Image clip from Fox News via a Tweet posted below.

Diversity? There is None

There is no diversity where it matters, that being diversity of ideas.

Diversity at the ECB

At the ECB, you better be gung-ho pro-EU. You better believe negative interest rates are a good idea. And you must back the idea that targeting 2% inflation makes sense.

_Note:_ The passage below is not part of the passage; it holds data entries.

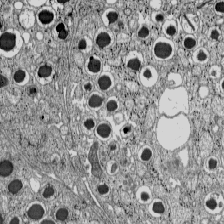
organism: C57BL Mouse
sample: Pancreatic islet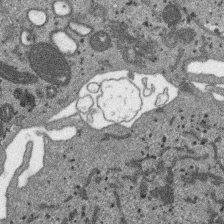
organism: Human
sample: Lung epithelial cells infected with SARS-CoV-2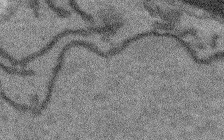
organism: Arabidopsis thaliana
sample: Root tip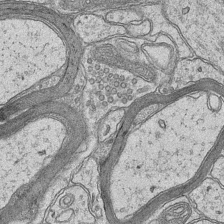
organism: Mouse
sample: CA1 Hippocampus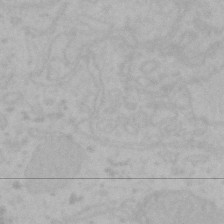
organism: Mouse
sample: Choroid plexus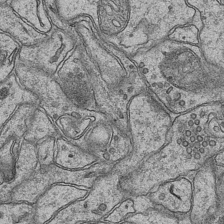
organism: Mouse
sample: CA1 Hippocampus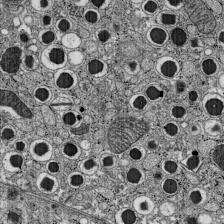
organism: C57BL Mouse
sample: Pancreatic islet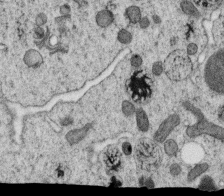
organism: C. elegans
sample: C. elegans oocyte; sperm cells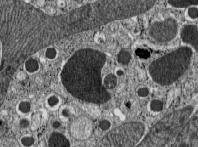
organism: C57BL Mouse
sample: Pancreatic islet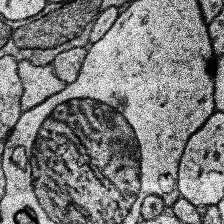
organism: Human
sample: Temporal Lobe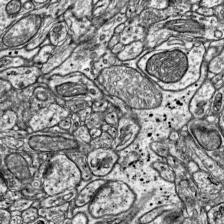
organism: Mouse
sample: Visual Cortex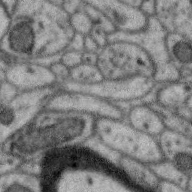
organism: Zebra finch
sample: Brain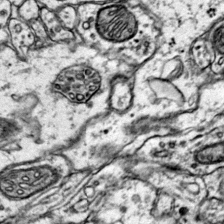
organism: Mouse
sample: Primary visual cortex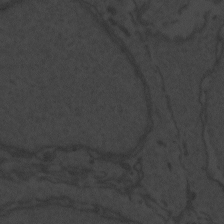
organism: Zebrafish
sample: Macrophage infected with Toxoplasma gondii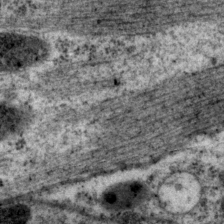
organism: P. pacificus
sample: Pharynx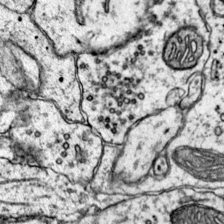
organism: Mouse
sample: Primary visual cortex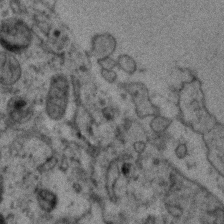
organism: Zebrafish
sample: Zebrafish embryo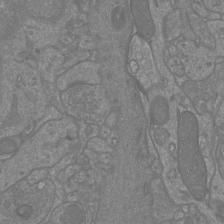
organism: Mouse
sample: Cortical neurons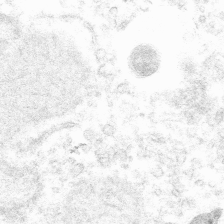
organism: Mouse
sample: Mouse hepatocytes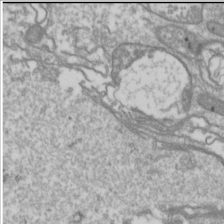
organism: Drosophila
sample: Cell division; meiosis; drosophila spermatocytes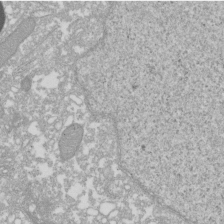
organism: Xenopus
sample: Cilia; centrioles in frog embryo cells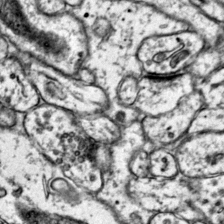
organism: Mouse
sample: Primary visual cortex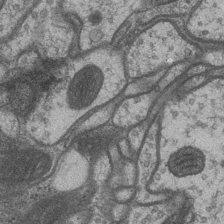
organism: Drosophila
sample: Optic medulla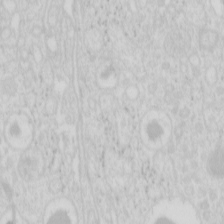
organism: Mouse
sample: Pancreas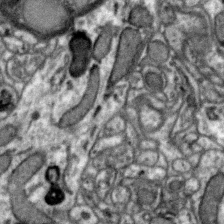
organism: Zebra finch
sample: Brain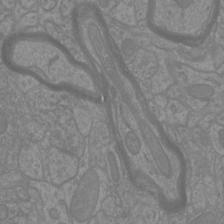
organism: Mouse
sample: Cortical neurons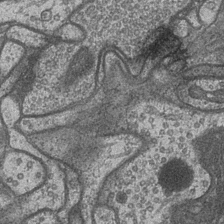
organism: Drosophila
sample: Optic medulla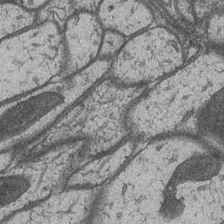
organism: Drosophila
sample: Optic medulla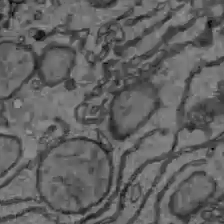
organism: C57BL Mouse
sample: Liver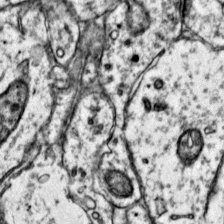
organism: Mouse
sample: Primary visual cortex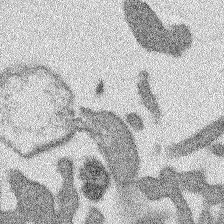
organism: Human
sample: HeLa cells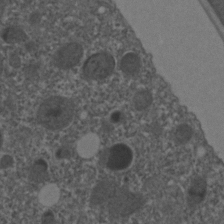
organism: C. elegans
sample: C. elegans embryo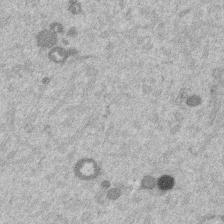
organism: Mouse
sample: Dividing mouse embryo 1 cell stage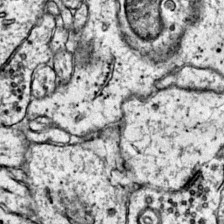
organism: Mouse
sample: Primary visual cortex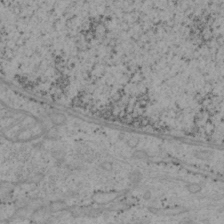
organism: Human
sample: HeLa cells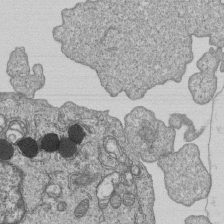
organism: Human
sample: MDA-MB-231 cells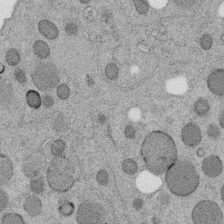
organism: C. elegans
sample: C. elegans embryo early stage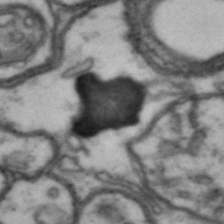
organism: Drosophila
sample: Brain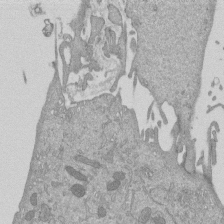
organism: Mouse
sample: ED-1 cell nuclei; centrioles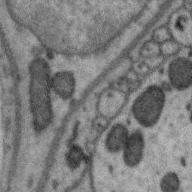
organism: Zebra finch
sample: Brain

Finally, if somehow you find yourself at the ECB disagreeing with any of those things, you are expected to shut your mouth so the consensus view never shows any dissent.

Diversity at the Fed

Take a look at the lead chart. 

Interestingly, it’s also from Joseph Wang, formerly a top QE trader for the Fed. 

Why the Fed Fails 

Key Ideas 

  • At FRBNY, I recall the people who ran Treasury markets, money markets, etc. literally had no relevant experience or expertise. The job of staff was to make them appear competent, but it didn’t really matter what they did because Fed can’t fail and they can’t get fired.  
  • This creates a culture where anyone with talent or ambition GTFO ASAP. There are exceptions, but those who rise tend to be those who have no where else go. It’s a weird structure where the higher you go, the more incompetent you are.
  • So it’s no surprise Fed is failing

Diversity in Practice

Contrary to popular myth, diversity is not about race, sex, or age. It’s about ideas. 

While there may be some diversity of thought at the lower levels there is none at the high levels.  

To rise up at the Fed you have to eat, think and breathe asinine economic theory. 

Questions of the Day

Q: Why are there no Austrian economists on the Fed? Why are there no gold advocates at the Fed? No sound money advocates? No free marketers? 
A: Because if you believe in any of those ideas you cannot possibly get promoted. 

So the Fed and ECB pretend to be diverse. They set goals for women and minorities. But the women and minorities better think like all of the good ole boys or they aren’t qualified. 

Trained to Be Stupid 

It takes years of training to be as stupid as the nitwits on the Fed. 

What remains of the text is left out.